Like many younger European conductors working in America, he has been disoriented by the culture of respectful distance and formality that survives there to a greater extent than back home.

“The first time I went to Chicago,” he said, “I remember looking at the body language of the musicians and thinking, ‘Oh, God, they really hate me.’ Then I saw them play a few years later with a conductor I know they adore, and the body language was the same, so I obviously shouldn’t have taken it so personally. But American orchestras do, in my experience, tend to be ultradisciplined in that way, and it’s easy to think they’re keeping you at arm’s length.

“I’m sure I’ve misjudged the etiquette every single time, thanks to spending years with ensembles like the Mahler Chamber Orchestra, where it’s like living in a kibbutz, with no separation or formality at all. If you bring any of that approach to, say, the Philadelphia, it can come across as inappropriate.”

So how does he approach his first appearance with the New York Philharmonic? With background research? Checking out the players?

“No, not systematically. But you ask around. In any new encounter with an orchestra there’s this kind of — dogs meeting thing.”

Asked whether he meant bottom sniffing, he gave the schoolboy grin from ear to ear. “Your words, not mine,” he replied. “I won’t have you say I’m looking forward to doing that to the New York Philharmonic, or them to me. But you know what I mean: a courtship ritual, where you present yourself to one another. It’s a shifting dynamic where you show how you approach things, see what they bring, observe how they react to your physical gestures.”

In New York he’ll be conducting the Fourth Symphony of Mahler, a composer about whom, as he says, “the Philharmonic will have very clear ideas.”

“So there’s no point, practically or musically, in someone like me coming in for a couple of concerts and trying to change that,” he said.

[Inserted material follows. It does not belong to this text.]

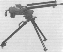 Podstawa wz. 1934 z ciężkim karabinem maszynowym wz. 1930. [opis oryginalny]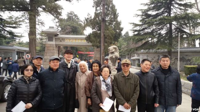 中文（中国大陆）: 2017年3月17日，历史学者章立凡(左4)、作家老鬼(右3)等体制外人士参加胡耀邦夫人李昭告别仪式。

But he too has ideas about Mahler. It’s his signature repertory. How does he accommodate conflicting views?

“It isn’t difficult,” he said. “Finding common ground in Mozart is harder, because there everyone has their own way and is absolutely sure they’re right. But the closer music gets to our own time, opposing positions become less extreme. I’ve done Mahler with orchestras like the Vienna Philharmonic and Concertgebouw, that have very distinct Mahler traditions, but they’re all linked somewhere to a common source.”

However Mr. Harding fares in his Philharmonic debut, he has one sure friend in New York. Clive Gillinson, before he took over Carnegie Hall, was managing director of the London Symphony Orchestra. It was Mr. Gillinson who, in 2006, made Mr. Harding principal guest conductor of that orchestra. And there was wide, if wild, speculation at the time that he was perhaps being groomed for the job of music director when Colin Davis retired.

That didn’t happen. Instead, Valery Gergiev took over in 2007, and he isn’t likely to be moving on in the near future. So to the slight surprise of many, Mr. Harding now hits middle age without an A-list orchestra of his own.

When I put this point to him, he diplomatically replied that I should take a plane and hear his Swedish Radio Symphony, which gives, he says, A-list performances all the time. But the fact remains that, by general reckoning, the Swedes, however good, are not top rank. It would hardly be surprising if he were looking around.

He is probably not looking hard in Britain, his career having been firmly based on mainland Europe. But he admits that there have been offers, all of them turned down.

“Although the Swedish R.S.O. has been the best thing that’s happened to me apart from Simon Rattle, it won’t be forever,” he said. “And when the time comes, the next move will probably be the really important one, when I settle and deliver the core part of my work, as you do in your middle years.

“But that’s not a move you make on a whim. You have to get that one right, don’t you?”